Sans plus d'hésitation, je fracasse la vitre frontale de l'engin. Je plonge mes bras dedans et tente, malgré les flammes qui se rapprochent, de récupérer tout ce qui est à porté de main. Des disques, des mécanismes, des boîtiers, des câbles. J'arrive à peine à voir avec la fumée qui s'épaissit, donc je m'empresse, comme un chirurgien qui retournerait sans modération les entrailles de son patient agonisant.
Lorsque je rejoins mon équipe, le matériel ancestral dans les bras, l'auspex en mains, j'ai le visage presque aussi rouge que les saintes tuniques de Mars. Proprement traumatisé par ce qu'il vient de se passer, je refoule tout cela en quarantaine. Il me faudra traiter tout cela plus tard, au calme, avec beaucoup de temps.
Nouveau scan, j'indique du menton la porte. Wullis réagit immédiatement et envoie une rafale. Une fois l'obstacle franchi, je remarque le cadavre du jeune garçon. Parfait, une graine immonde qui n'aura pas eu le temps de complètement grandir pour corrompre. Je suis tellement en colère contre le Mitan. Ses membres ne sont rien de plus que des hérétiques à mes yeux.
Nous rejoignons Enkidu à l'extérieur. Il tient la Moelle en joug et ce dernier semble sur le point de vider ses intestins. Je pose très délicatement le matériel que j'ai récupéré alors que l'interrogatoire commence.
Les révélations manquent de me faire chavirer. L'identité de nos véritables adversaires, l'organisation de leur entreprise sur Lutèce. Les questions d'Enkidu tranchent dans le vif avec une redoutable efficacité. Luntz n'oppose aucune résistance.

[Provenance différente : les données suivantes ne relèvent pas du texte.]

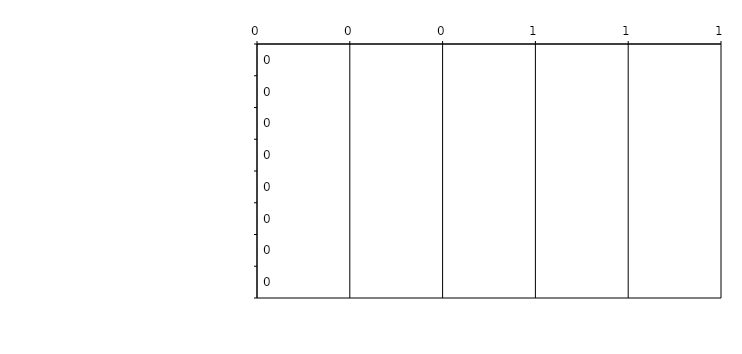
| Category | Series 0 |
|---|---|
| 0 | 0 |
| 1 | 0 |
| 2 | 0 |
| 3 | 0 |
| 4 | 0 |
| 5 | 0 |
| 6 | 0 |
| 7 | 0 |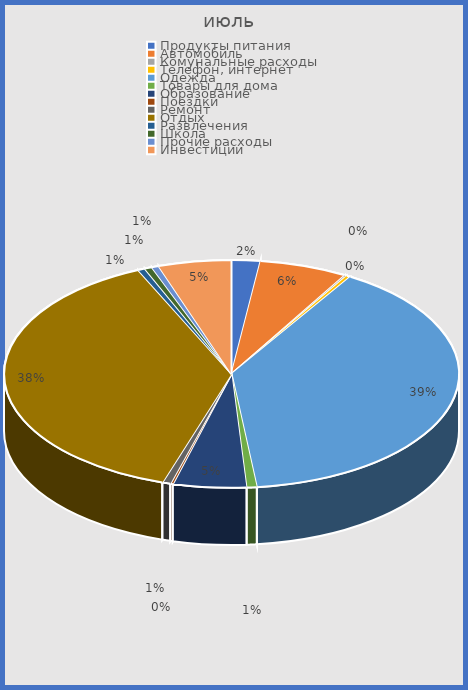
| Category | Series 0 |
|---|---|
| Продукты питания | 0.02 |
| Автомобиль | 0.063 |
| Комунальные расходы | 0.002 |
| Телефон, интернет | 0.003 |
| Одежда | 0.395 |
| Товары для дома | 0.007 |
| Образование | 0.052 |
| Поездки | 0.002 |
| Ремонт | 0.006 |
| Отдых | 0.384 |
| Развлечения | 0.005 |
| Школа | 0.005 |
| Прочие расходы | 0.005 |
| Инвестиции | 0.052 |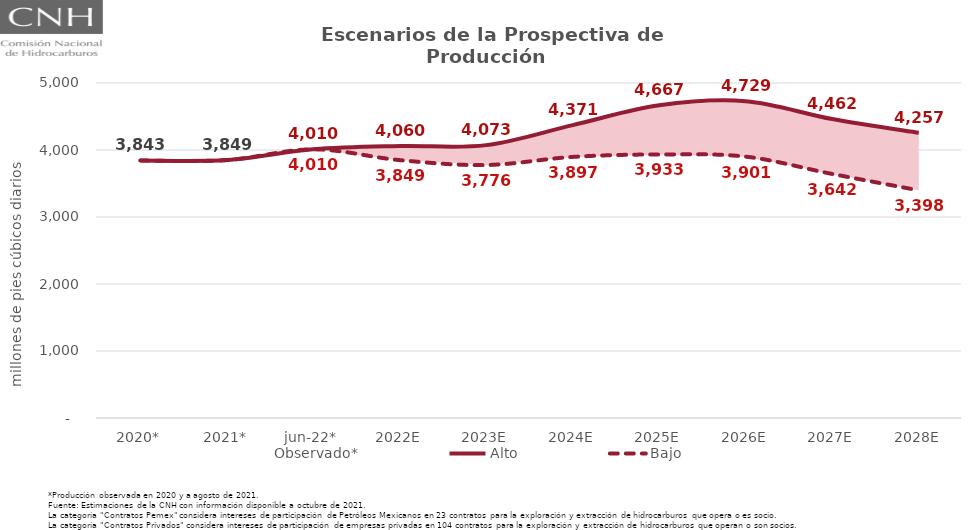
| Category | Observado* | Alto | Bajo |
|---|---|---|---|
| 2020* | 3843.295 | 3843.295 | 3843.295 |
| 2021* | 3849.2 | 3849.2 | 3849.2 |
| jun-22* | 4009.858 | 4009.858 | 4009.858 |
| 2022E | 4021.769 | 4059.517 | 3848.935 |
| 2023E | 3925.953 | 4072.67 | 3775.744 |
| 2024E | 4091.168 | 4371.261 | 3896.974 |
| 2025E | 4210.236 | 4666.682 | 3933.194 |
| 2026E | 4239.197 | 4728.504 | 3900.728 |
| 2027E | 3931.086 | 4461.611 | 3642.284 |
| 2028E | 3681.179 | 4256.501 | 3398.065 |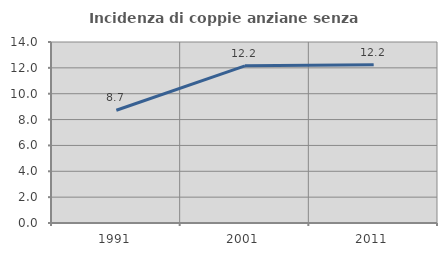
| Category | Incidenza di coppie anziane senza figli  |
|---|---|
| 1991.0 | 8.721 |
| 2001.0 | 12.155 |
| 2011.0 | 12.234 |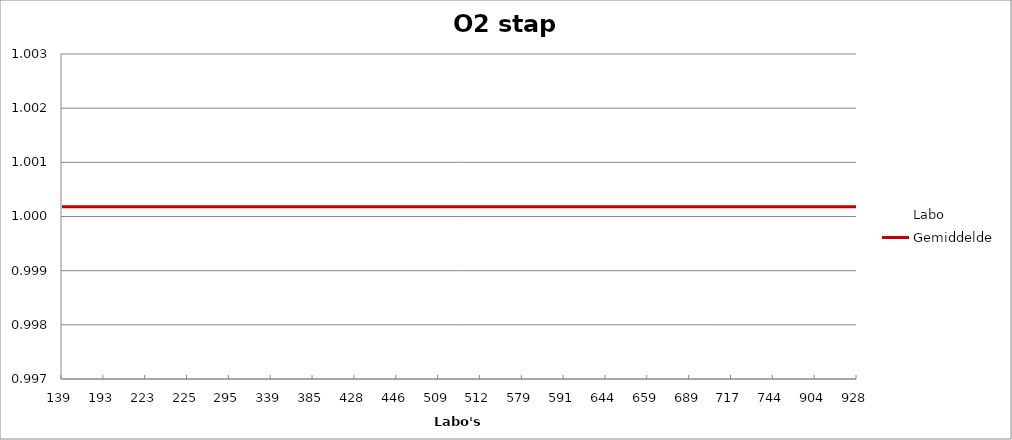
| Category | Labo | Gemiddelde |
|---|---|---|
| 139.0 | 1.002 | 1 |
| 193.0 | 1 | 1 |
| 223.0 | 1.001 | 1 |
| 225.0 | 1.001 | 1 |
| 295.0 | 1 | 1 |
| 339.0 | 1 | 1 |
| 385.0 | 1 | 1 |
| 428.0 | 1 | 1 |
| 446.0 | 1 | 1 |
| 509.0 | 1 | 1 |
| 512.0 | 1 | 1 |
| 579.0 | 1.001 | 1 |
| 591.0 | 1.001 | 1 |
| 644.0 | 0.999 | 1 |
| 659.0 | 1 | 1 |
| 689.0 | 1 | 1 |
| 717.0 | 0.999 | 1 |
| 744.0 | 1 | 1 |
| 904.0 | 1 | 1 |
| 928.0 | 0.997 | 1 |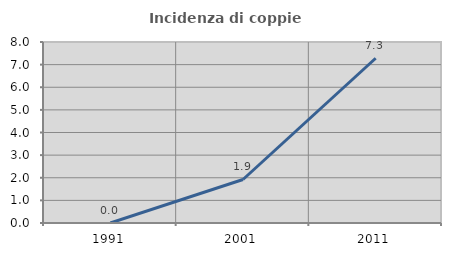
| Category | Incidenza di coppie miste |
|---|---|
| 1991.0 | 0 |
| 2001.0 | 1.923 |
| 2011.0 | 7.282 |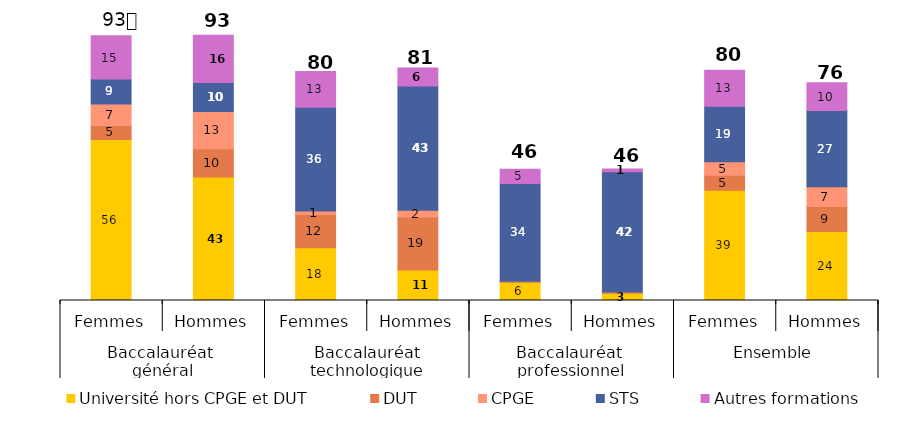
| Category | Université hors CPGE et DUT | DUT | CPGE | STS | Autres formations |
|---|---|---|---|---|---|
| 0 | 56.324 | 4.892 | 7.499 | 8.731 | 15.13 |
| 1 | 43.177 | 9.902 | 13.02 | 10.168 | 16.475 |
| 2 | 18.45 | 11.659 | 1.202 | 36.225 | 12.518 |
| 3 | 10.676 | 18.515 | 2.404 | 43.433 | 6.244 |
| 4 | 6.348 | 0.319 | 0.036 | 34.184 | 5.007 |
| 5 | 2.55 | 0.379 | 0.077 | 41.985 | 0.948 |
| 6 | 38.548 | 5.24 | 4.721 | 19.368 | 12.594 |
| 7 | 24.122 | 8.73 | 6.896 | 26.676 | 9.728 |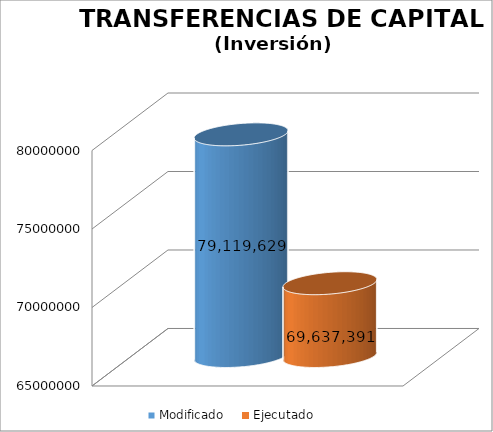
| Category | Modificado | Ejecutado |
|---|---|---|
| 0 | 79119629 | 69637390.57 |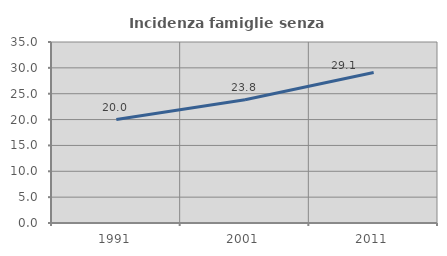
| Category | Incidenza famiglie senza nuclei |
|---|---|
| 1991.0 | 20 |
| 2001.0 | 23.835 |
| 2011.0 | 29.109 |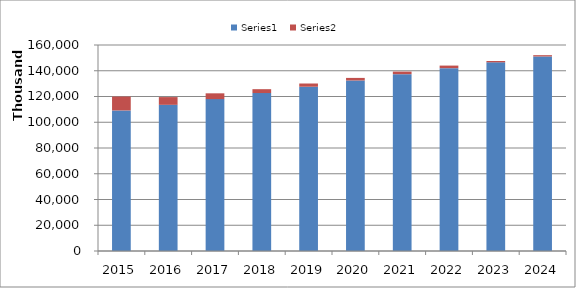
| Category | Series 0 | Series 1 |
|---|---|---|
| 2015.0 | 109167730 | 10787578 |
| 2016.0 | 113538641 | 6000000 |
| 2017.0 | 117966648 | 4500000 |
| 2018.0 | 122685314 | 3000000 |
| 2019.0 | 127592727 | 2500000 |
| 2020.0 | 132441251 | 2000000 |
| 2021.0 | 137341577 | 2000000 |
| 2022.0 | 142011191 | 2000000 |
| 2023.0 | 146555549 | 1000000 |
| 2024.0 | 151098771 | 1000000 |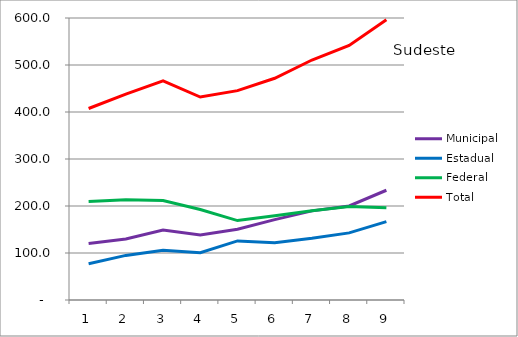
| Category | Municipal | Estadual | Federal | Total |
|---|---|---|---|---|
| 1.0 | 120.3 | 77.3 | 209.8 | 407.4 |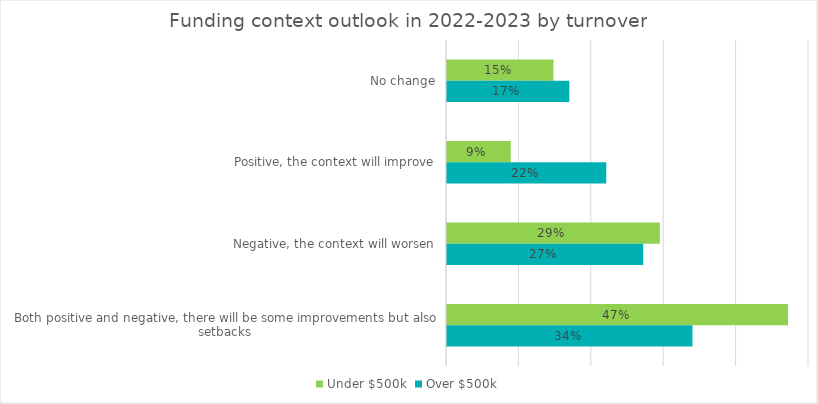
| Category | Under $500k | Over $500k |
|---|---|---|
| No change | 0.147 | 0.169 |
| Positive, the context will improve | 0.088 | 0.22 |
| Negative, the context will worsen | 0.294 | 0.271 |
| Both positive and negative, there will be some improvements but also setbacks | 0.471 | 0.339 |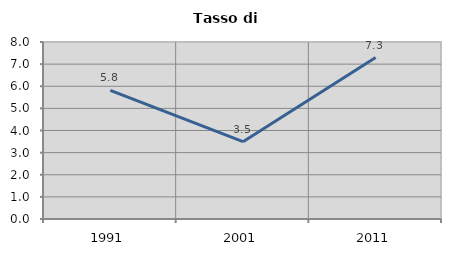
| Category | Tasso di disoccupazione   |
|---|---|
| 1991.0 | 5.812 |
| 2001.0 | 3.494 |
| 2011.0 | 7.295 |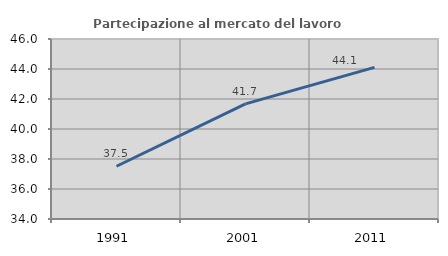
| Category | Partecipazione al mercato del lavoro  femminile |
|---|---|
| 1991.0 | 37.515 |
| 2001.0 | 41.678 |
| 2011.0 | 44.109 |

Les Logiciens... je me suis vraiment voilé la face! J'aurais dû faire le lien bien plus tôt! Ils furent souvent liés avec les Méritechs. Mais la peur d'entacher mon ordre m'a empêché de tirer les bonnes conclusions. Or, c'est encore pire que ce que je craignais : la Moelle parle de corruption au sein même du Culte de la Machine! Une purge intransigeante devra malheureusement avoir lieu.
Ce minable criminel est très clair : les attaquer de front sans renforts serait suicidaire. Rien que la description de la Chirurgienne me donne froid dans le dos. Une Heretek des plus abominables!
Mon visage jusque-là écarlate a viré au blanc malade.
< La probabilité véridique des propos de ce | pitoyable individu | est [très élevée].
Les Logiciens tirent leur doctrine d'un ouvrage d'une hérésie absolue. Leur objectif ultime est de reverser l'impérium pour imposer leur courant blasphématoire. Ils prônent un accès aux connaissances pour tous, sans le moindre contrôle. Ainsi que l'abolition des frontières de la technologie, soit une Techno-hérésie totale._ >
Mon vox a légèrement grésillé sous l'émotion durant cette dernière phrase.
< Les Logiciens furent souvent affiliés au clan Méritech, ce qui semble valider les propos de | Luntz |. Cette unité n'a pas été capable d'établir ce lien plus tôt. Faute de performance. Elle en est navrée..._ >
Oui, je ressens une honte terrible. C'est pourquoi quand Enikdu mentionne le sac de sport que la Moelle aurait laissé tomber plus tôt, je me précipite à sa recherche pour me rendre utile. Si la clé pour ouvrir l'Aumônerie est dedans, alors nous touchons enfin au but.